→ Records supplied:
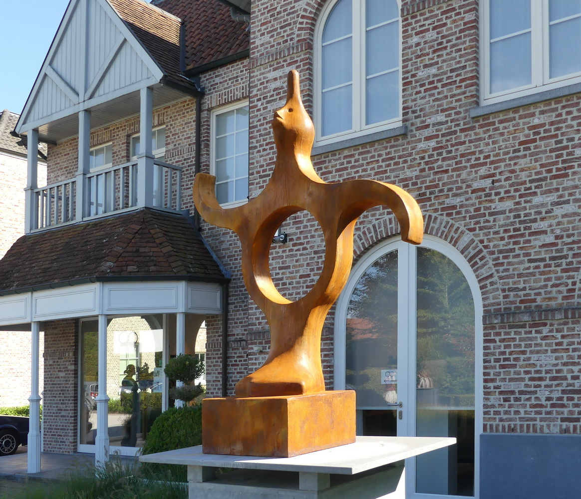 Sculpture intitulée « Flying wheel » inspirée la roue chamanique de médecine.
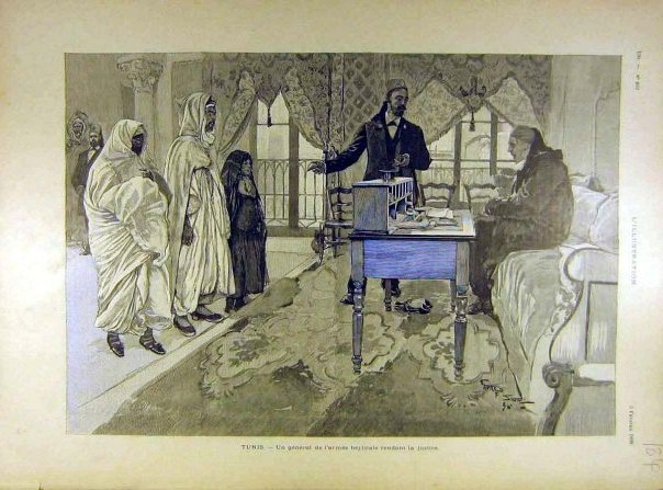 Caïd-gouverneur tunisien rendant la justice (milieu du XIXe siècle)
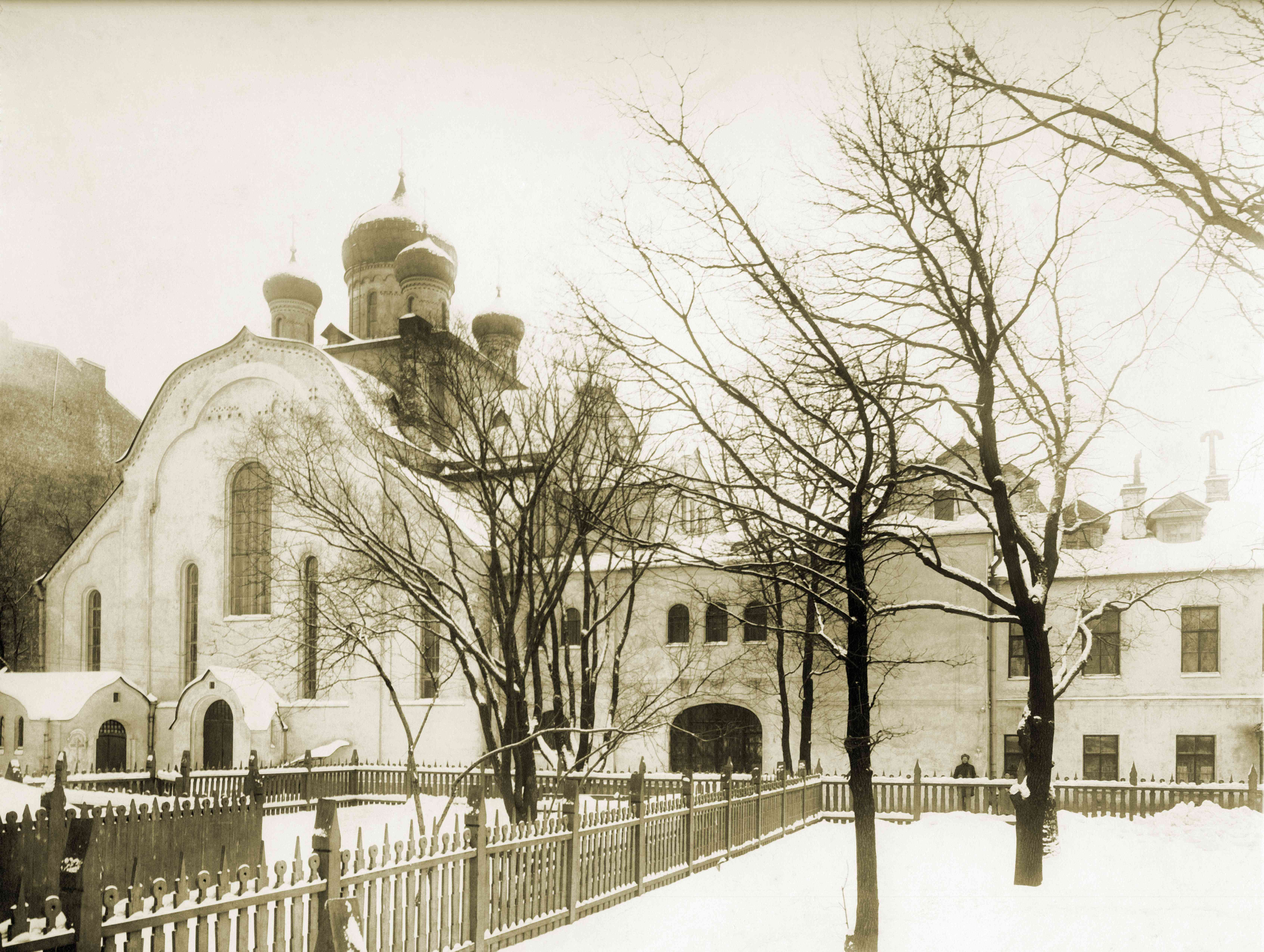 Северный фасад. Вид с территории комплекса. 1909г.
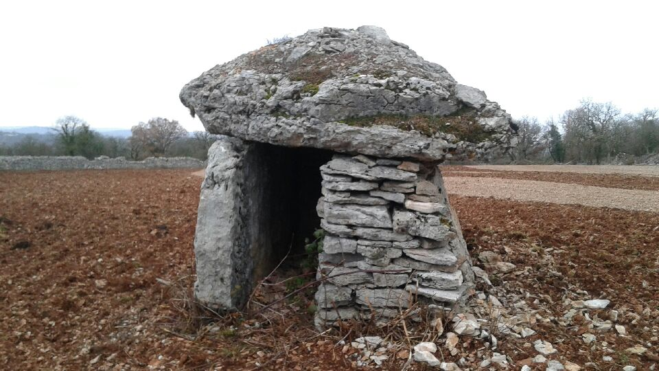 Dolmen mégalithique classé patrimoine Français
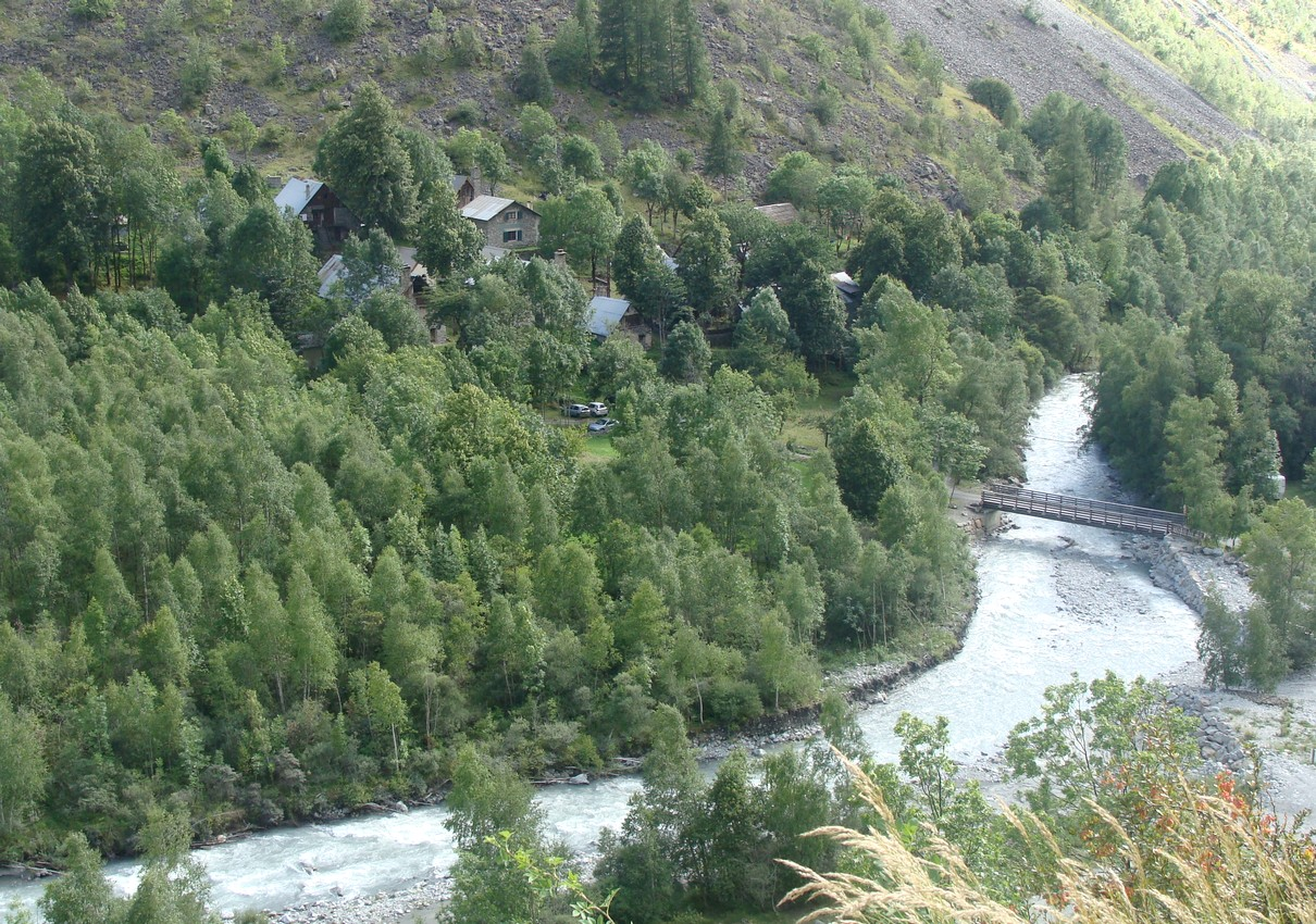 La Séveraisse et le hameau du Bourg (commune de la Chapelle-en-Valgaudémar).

→ Task description: When you reach a picture, pass over it; write out all other material exactly.

→ Answer for this exercise:
 Sculpture intitulée « Flying wheel » inspirée la roue chamanique de médecine.
 Caïd-gouverneur tunisien rendant la justice (milieu du XIXe siècle)
 Северный фасад. Вид с территории комплекса. 1909г.
 Dolmen mégalithique classé patrimoine Français
 La Séveraisse et le hameau du Bourg (commune de la Chapelle-en-Valgaudémar).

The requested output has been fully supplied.